Given 97 per cent of our comparable EBITDA is underpinned by regulated cost-of-service frameworks or take-or-pay negotiated contracts, we bear minimal commodity price or volumetric risk. As such, we do not anticipate any significant impact to our financial performance.

The cost-of-service framework of our regulated Canadian Natural Gas Pipelines business, which transports natural gas to be exported to the U.S. by our shippers, provides TC Energy with protection in the event of higher cost and/or loss of volumes. Our Mexico Natural Gas Pipelines business primarily receives southern U.S. natural gas supply, transported for our customers for delivery into key demand markets in Mexico. We do not transport any natural gas from Mexico into the U.S. Our contracts in Mexico are U.S. dollar-denominated and based on long-term, take-or-pay agreements. In our Power and Energy Solutions business, our most significant contributor is Bruce Power, where more than 90 per cent of capital and resource costs are spent in Canada.

We recognize prolonged tariffs could impact capital allocation decisions and we will allocate capital to the markets where the demand for energy continues to grow. We have the benefit of a diverse portfolio across three jurisdictions, along with opportunities in natural gas, nuclear and other power and energy solutions that provides flexibility in our capital allocation.

Reinforced by the strength of our base business and the confidence in our future outlook, TC Energy’s Board of Directors approved a 3.3 per cent increase in the quarterly common share dividend to $0.85 per common share for the quarter ending March 31, 2025, equivalent to $3.40 per common share on an annualized basis. This is the twenty-fifth consecutive year the Board has raised the dividend.

Teleconference and Webcast
We will hold a teleconference and webcast on Friday, February 14, 2025 at 6:30 a.m. (MST) / 8:30 a.m. (EST) to discuss our fourth quarter 2024 financial results and Company developments. Presenters will include François Poirier, President and Chief Executive Officer; Sean O’Donnell, Executive Vice-President and Chief Financial Officer; and other members of the executive leadership team.

Members of the investment community and other interested parties are invited to participate by calling 1-844-763-8274 (Canada/U.S.) or 1-647-484-8814 (International). No passcode is required. Please dial in 15 minutes prior to the start of the call. Alternatively, participants may pre-register for the call here. Upon registering, you will receive a calendar booking by email with dial in details and a unique PIN. This process will bypass the operator and avoid the queue. Registration will remain open until the end of the conference call.

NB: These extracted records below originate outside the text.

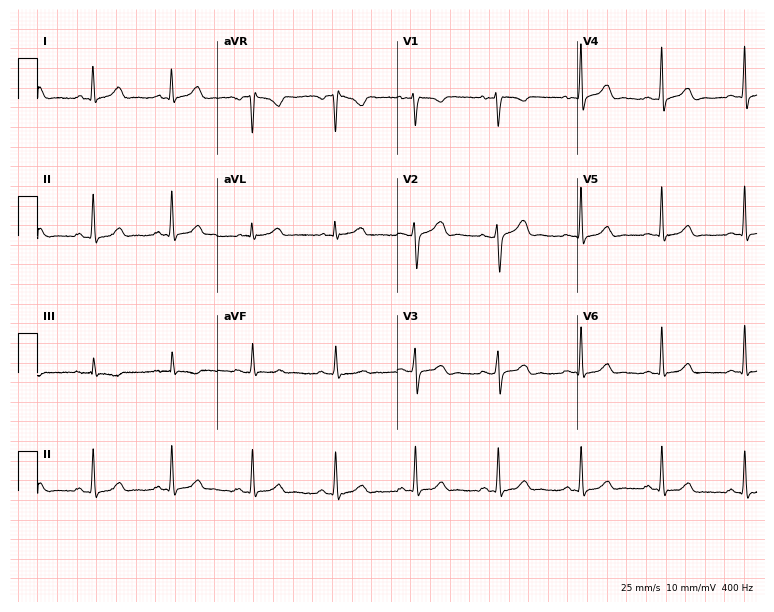
Resting 12-lead electrocardiogram (7.3-second recording at 400 Hz). Patient: a 25-year-old female. Read as a normal ECG.
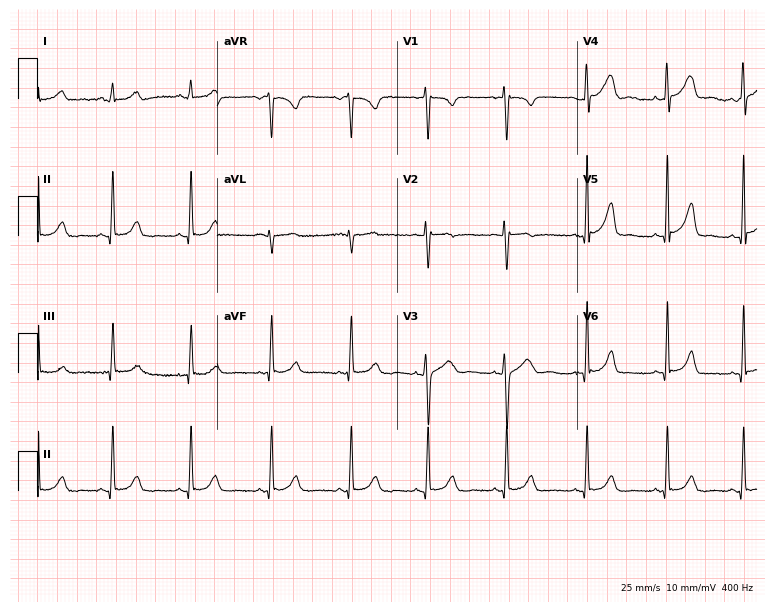
12-lead ECG from a 32-year-old woman. Labelled as a normal ECG.
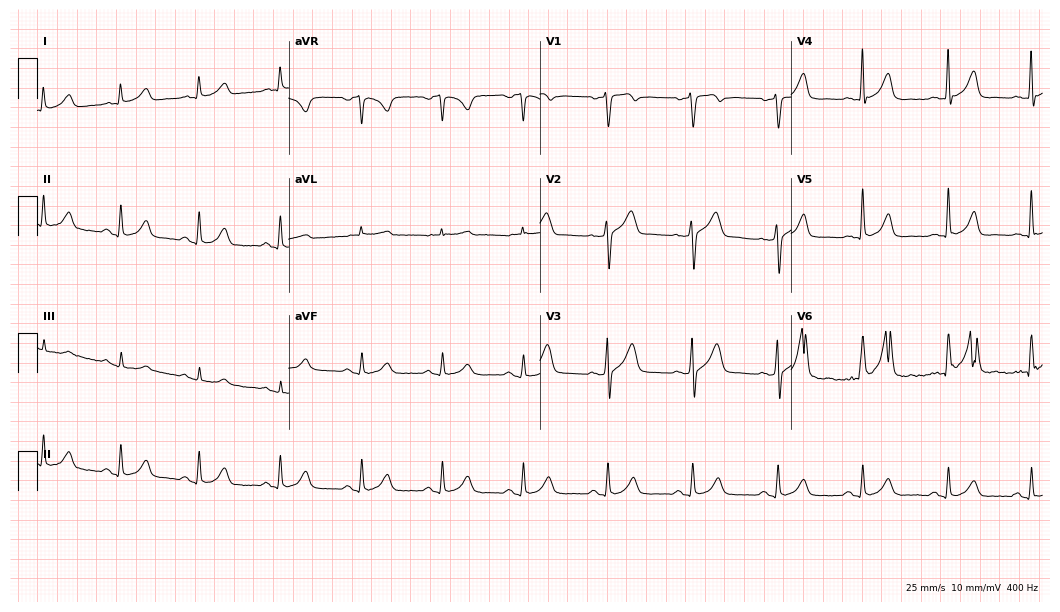
Resting 12-lead electrocardiogram (10.2-second recording at 400 Hz). Patient: a 49-year-old male. Read as a normal ECG.
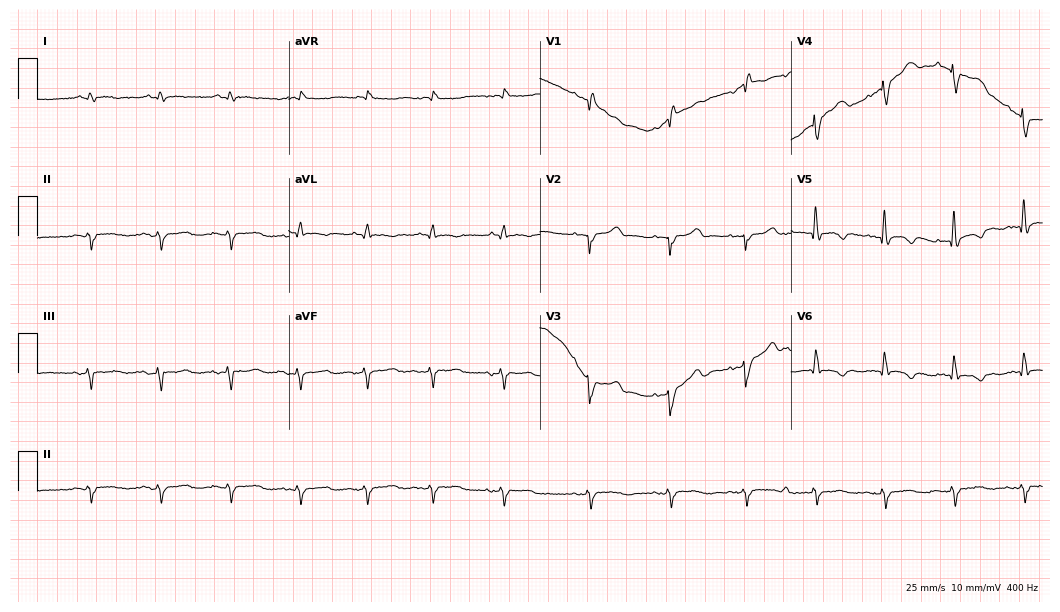
12-lead ECG from a man, 70 years old. Screened for six findings — first-degree AV block, right bundle branch block, left bundle branch block, sinus bradycardia, atrial fibrillation, sinus tachycardia — none is recorded. Findings outside these six are not listed.
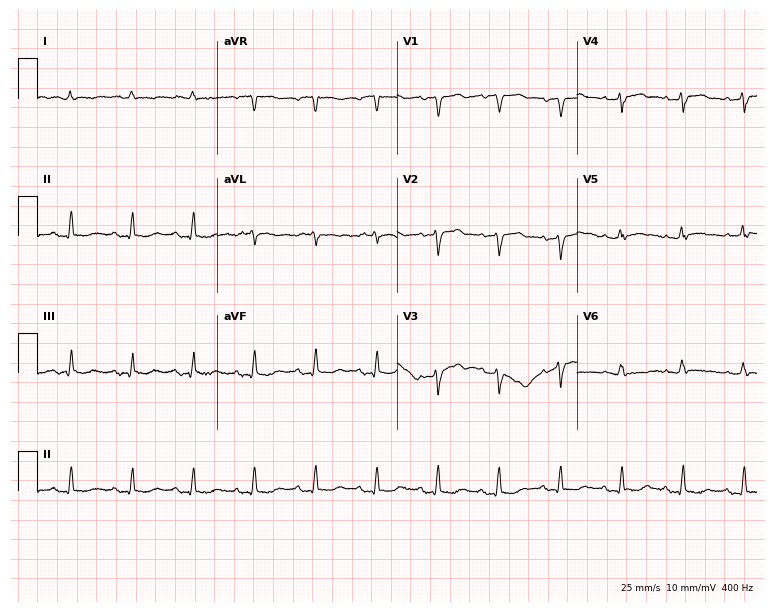
12-lead ECG from a female, 81 years old (7.3-second recording at 400 Hz). No first-degree AV block, right bundle branch block, left bundle branch block, sinus bradycardia, atrial fibrillation or sinus tachycardia recorded for this tracing.
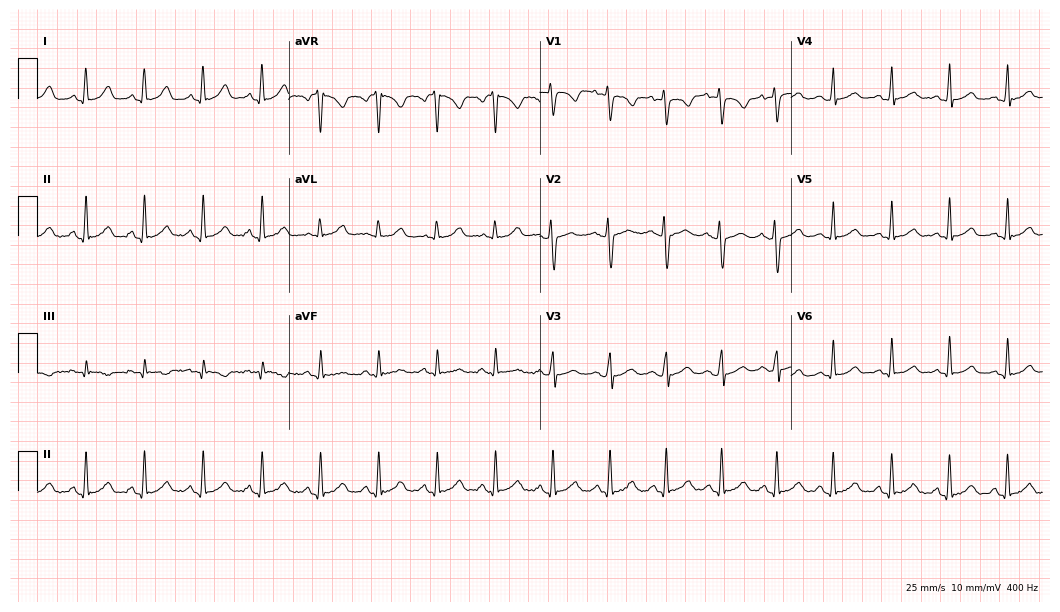
Resting 12-lead electrocardiogram (10.2-second recording at 400 Hz). Patient: a woman, 22 years old. The tracing shows sinus tachycardia (a sinus rate of 100 beats per minute or more).
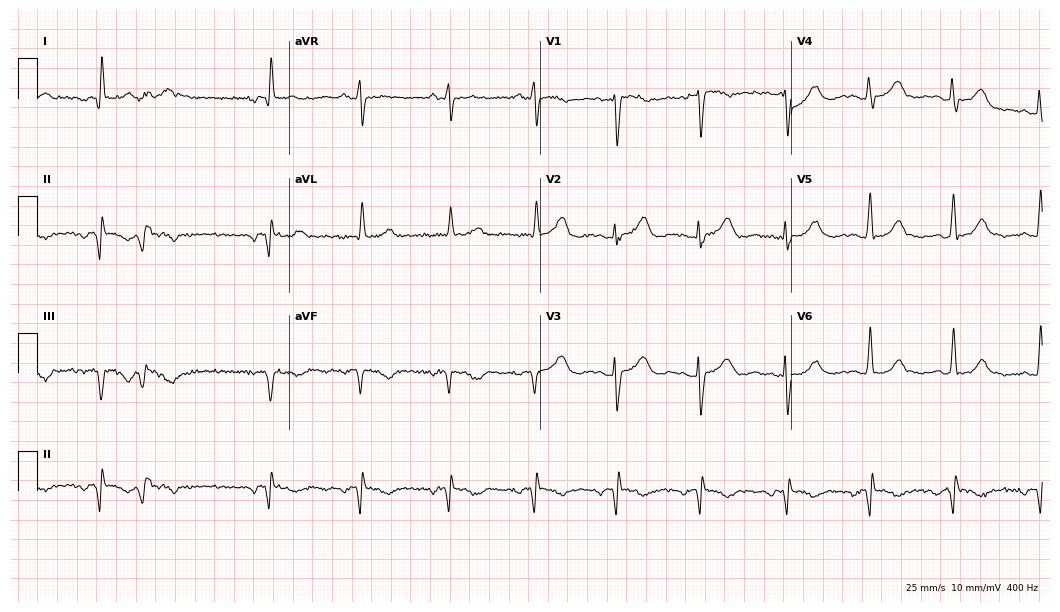
12-lead ECG from a woman, 80 years old. Screened for six findings — first-degree AV block, right bundle branch block, left bundle branch block, sinus bradycardia, atrial fibrillation, sinus tachycardia — none is recorded. Other findings, if any, are not listed.
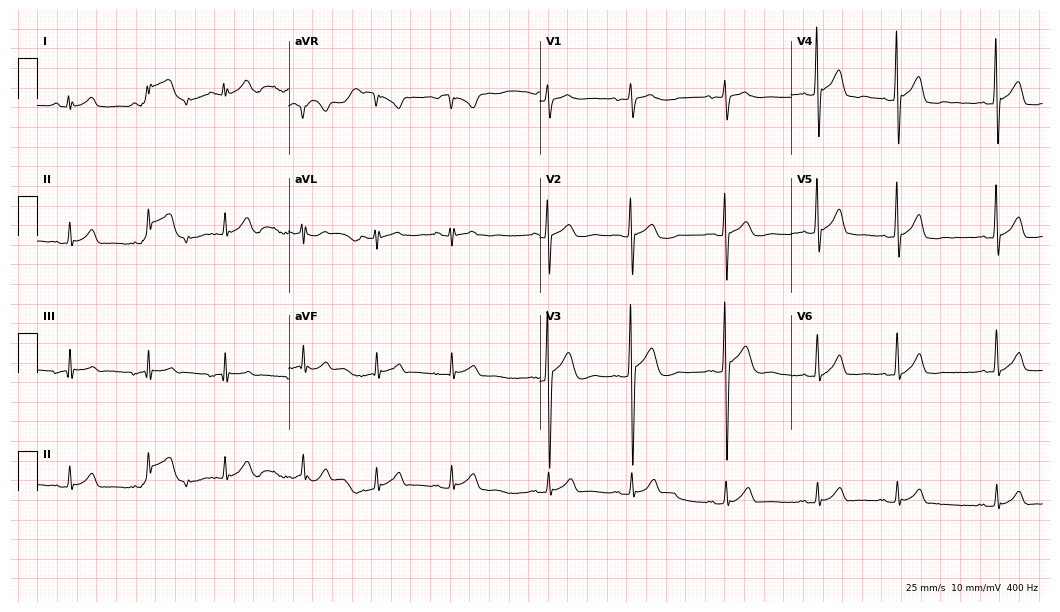
12-lead ECG from a 28-year-old man. Labelled as a normal ECG.
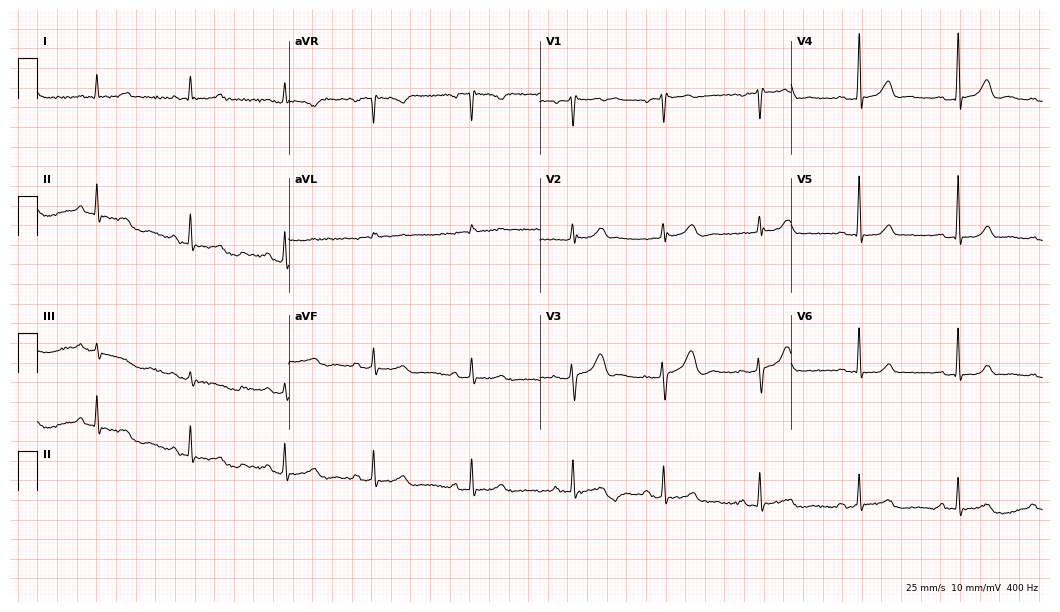
ECG — a 64-year-old woman. Labelled as a normal ECG.
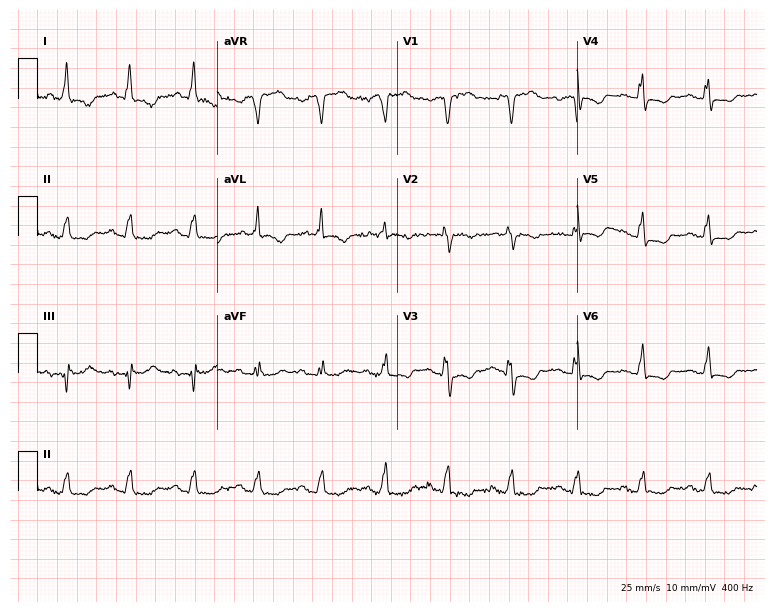
12-lead ECG from a 76-year-old woman. Screened for six findings — first-degree AV block, right bundle branch block (RBBB), left bundle branch block (LBBB), sinus bradycardia, atrial fibrillation (AF), sinus tachycardia — none is recorded. Findings outside these six are not listed.
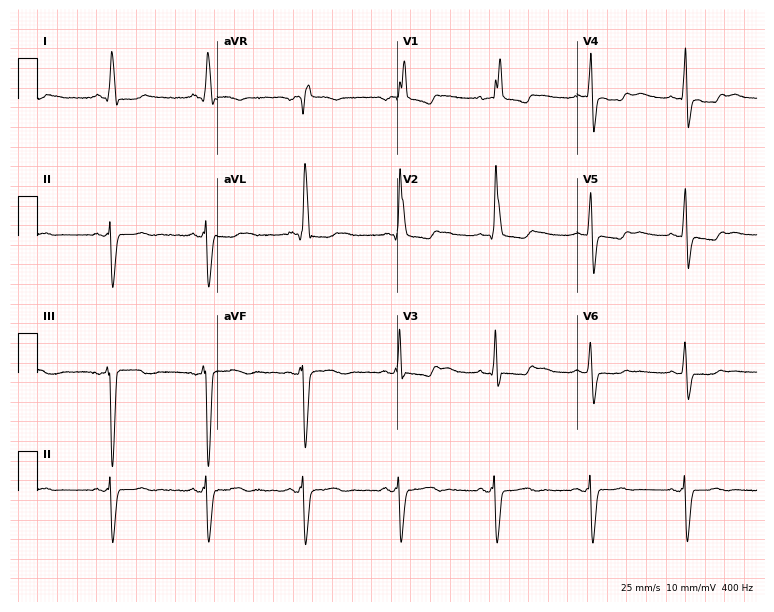
ECG — a female patient, 63 years old. Findings include right bundle branch block (RBBB).
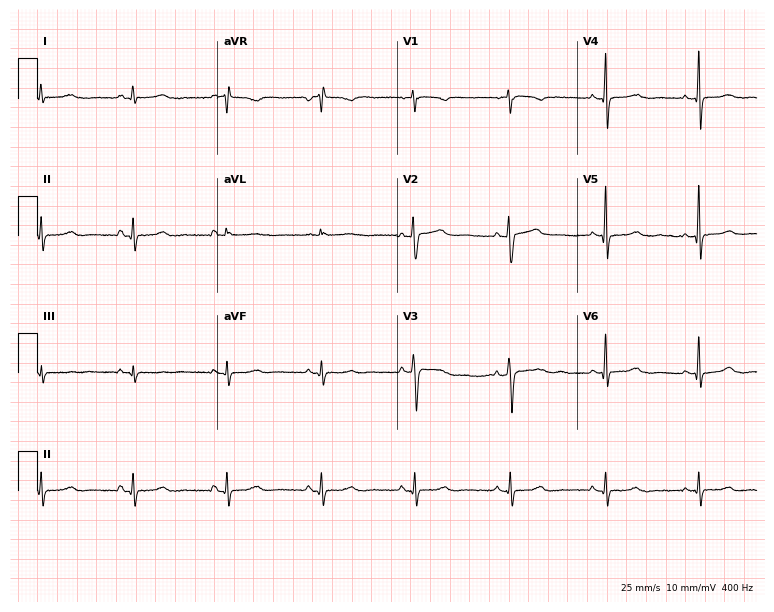
Electrocardiogram (7.3-second recording at 400 Hz), a female, 50 years old. Of the six screened findings (first-degree AV block, right bundle branch block (RBBB), left bundle branch block (LBBB), sinus bradycardia, atrial fibrillation (AF), sinus tachycardia), none is recorded. Other findings, if any, are not listed.
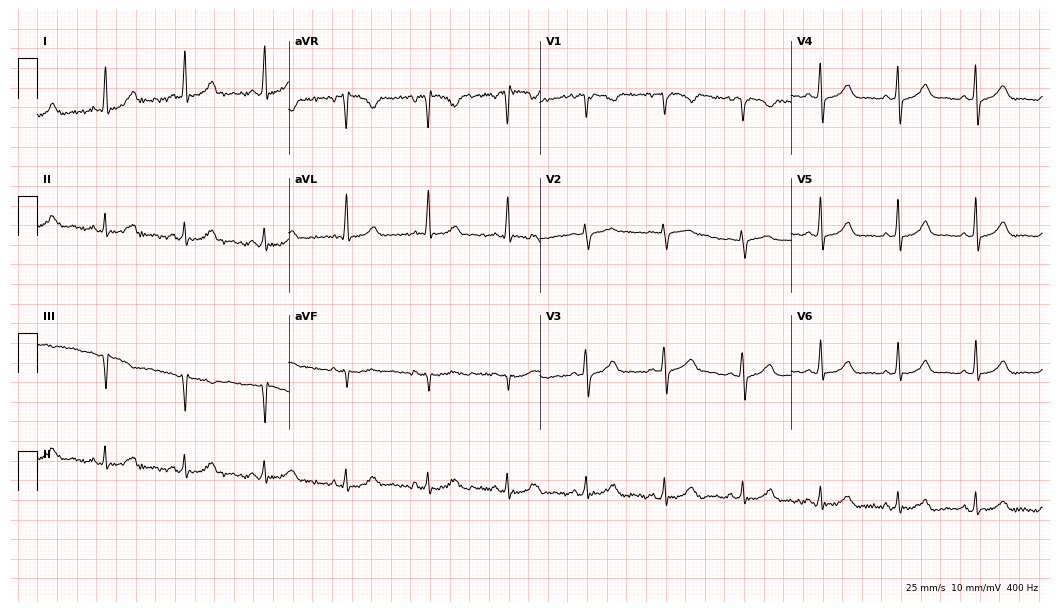
Electrocardiogram, a female patient, 66 years old. Overall reading on record: normal ECG.
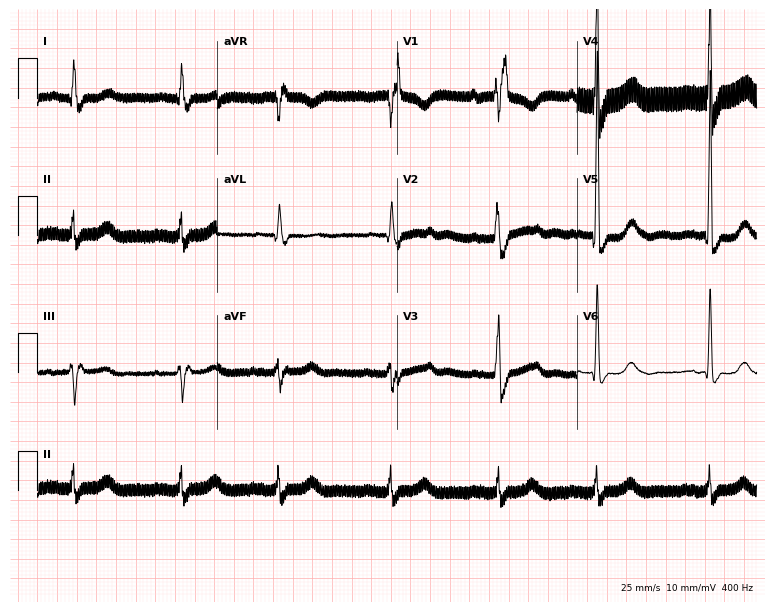
12-lead ECG (7.3-second recording at 400 Hz) from a man, 72 years old. Screened for six findings — first-degree AV block, right bundle branch block, left bundle branch block, sinus bradycardia, atrial fibrillation, sinus tachycardia — none is recorded.
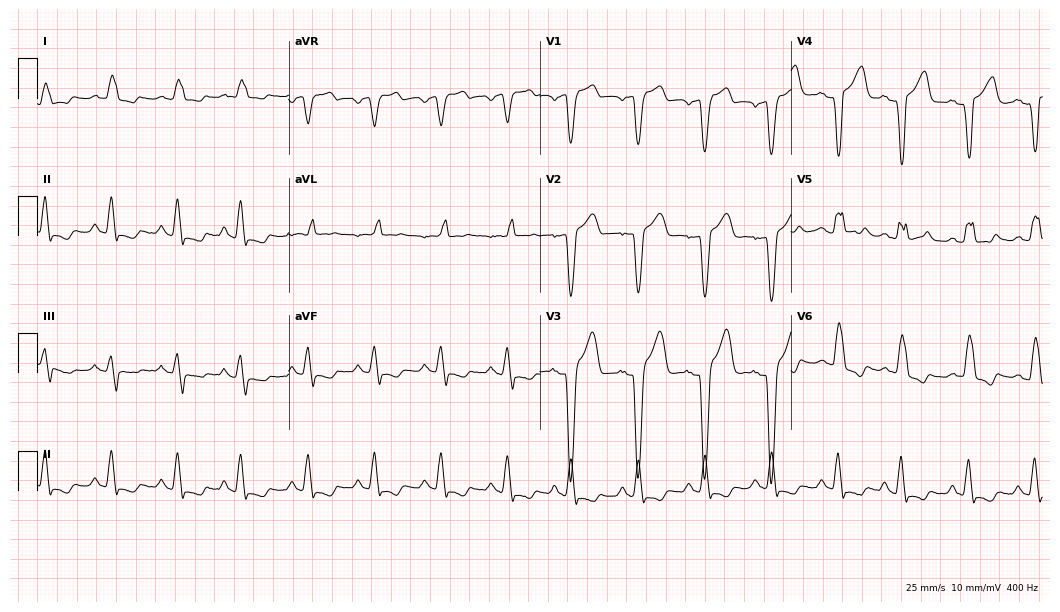
12-lead ECG from a 72-year-old male. Shows left bundle branch block (LBBB).
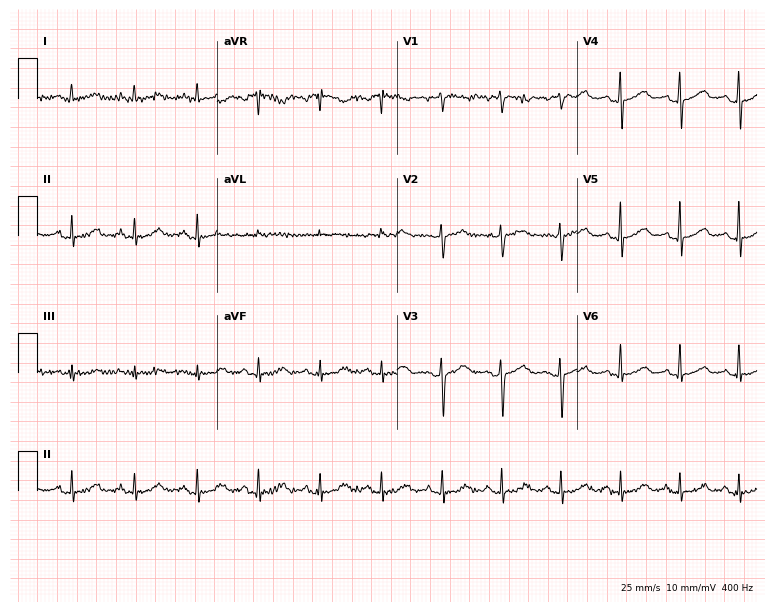
12-lead ECG (7.3-second recording at 400 Hz) from a 67-year-old female. Labelled as a normal ECG.

A live webcast of the teleconference will be available on TC Energy’s website at TC Energy — Events and presentations or via the following URL: https://www.gowebcasting.com/13928. The webcast will be available for replay following the meeting.

A replay of the teleconference will be available two hours after the conclusion of the call until midnight EST on February 21, 2025. Please call 1-855-669-9658 (Canada/U.S.) or 1-412-317-0088 (International) and enter passcode 6438166.

The audited annual consolidated financial statements and Management’s Discussion and Analysis (MD&A) are available on our website at www.TCEnergy.com and will be filed today under TC Energy’s profile on SEDAR+ at www.sedarplus.ca and with the U.S. Securities and Exchange Commission on EDGAR at www.sec.gov.